Supplied data below:

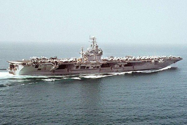 Official US Navy Photograph
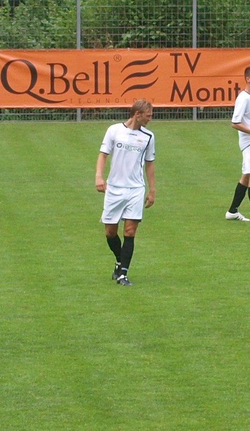 Ekstrand con la maglia dell'Udinese
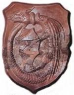 Der fein bearbeitete Marmorstein zeigt einen Wappenschild haltende, schuppige mit Flügel versehenen Drachenschlange.
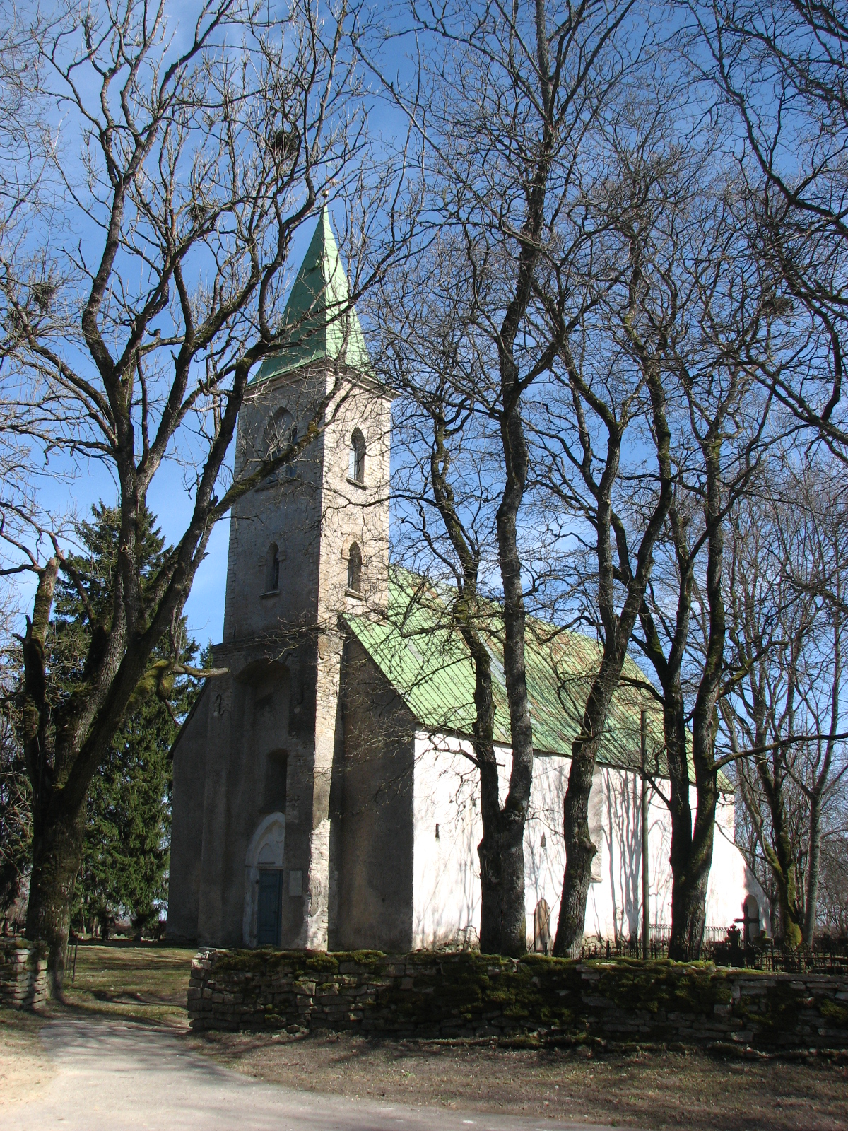 Kirbla Püha Nikolause kirik
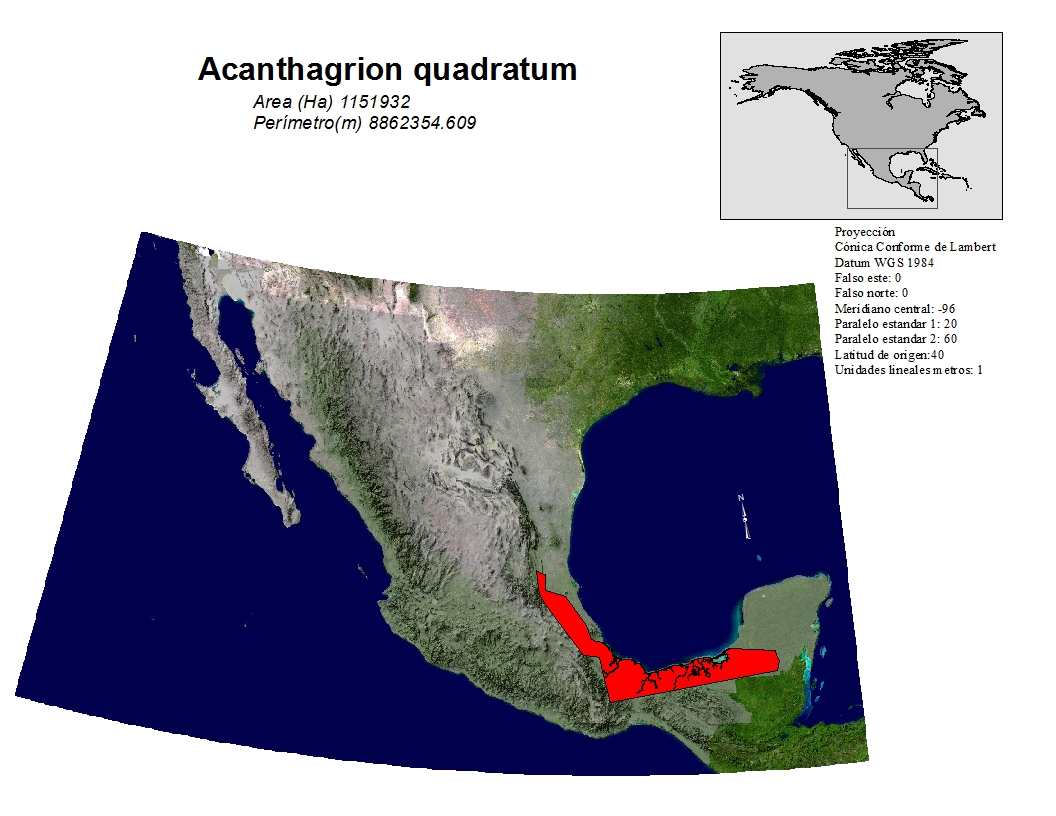 Polígono de distribución de A. quadratum
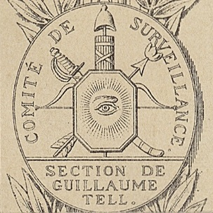 Armes de la section révolutionnaire de Guillaume-Tell
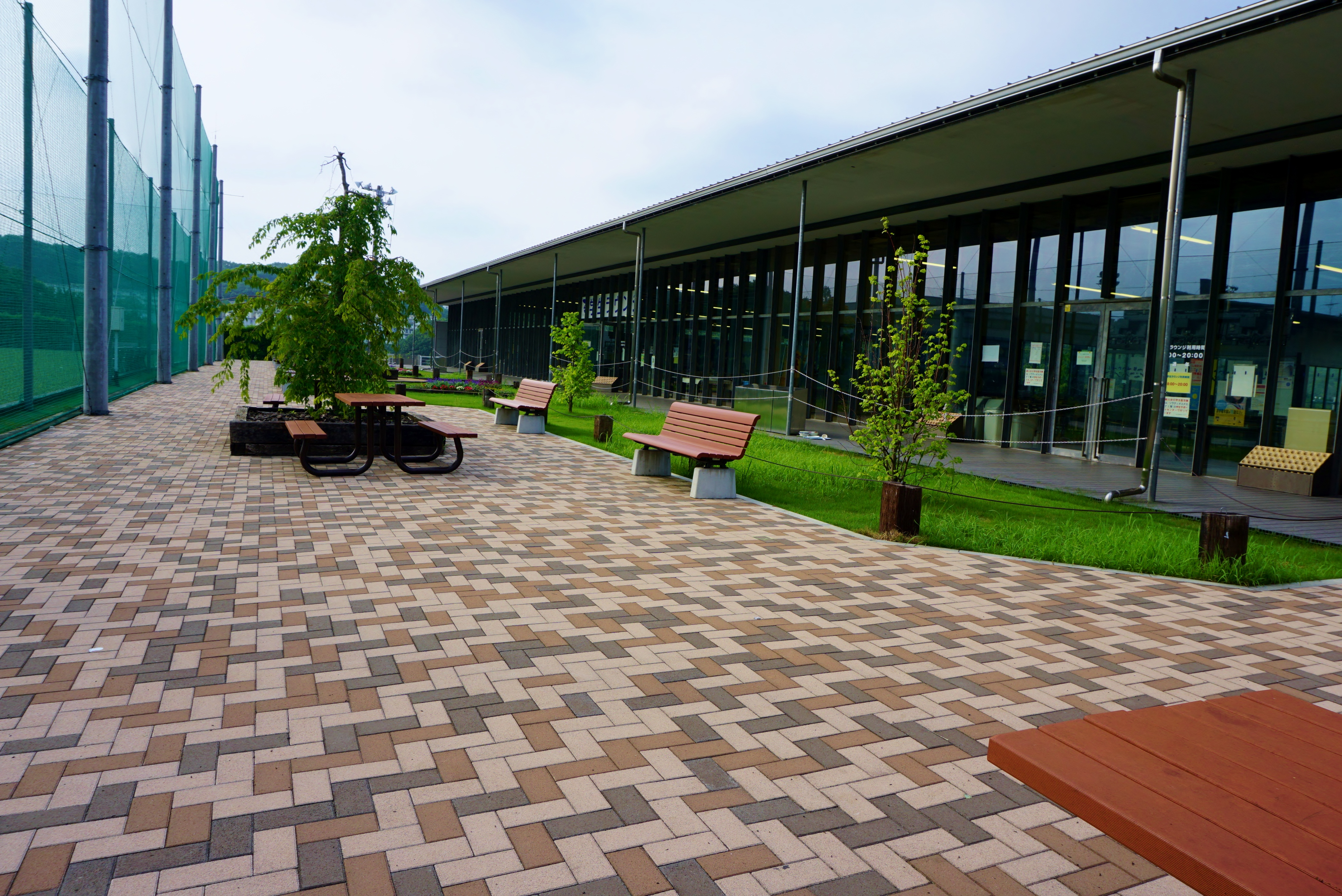 学生ラウンジと前の広場

End of Supplied data.

» **Action item**
Write each line exactly as it appears, from the line that holds "Kirbla Püha Nikolause kirik" through the closing line of the data above, and leave every picture out.

» **Result of this exercise**
 Kirbla Püha Nikolause kirik
 Polígono de distribución de A. quadratum
 Armes de la section révolutionnaire de Guillaume-Tell
 学生ラウンジと前の広場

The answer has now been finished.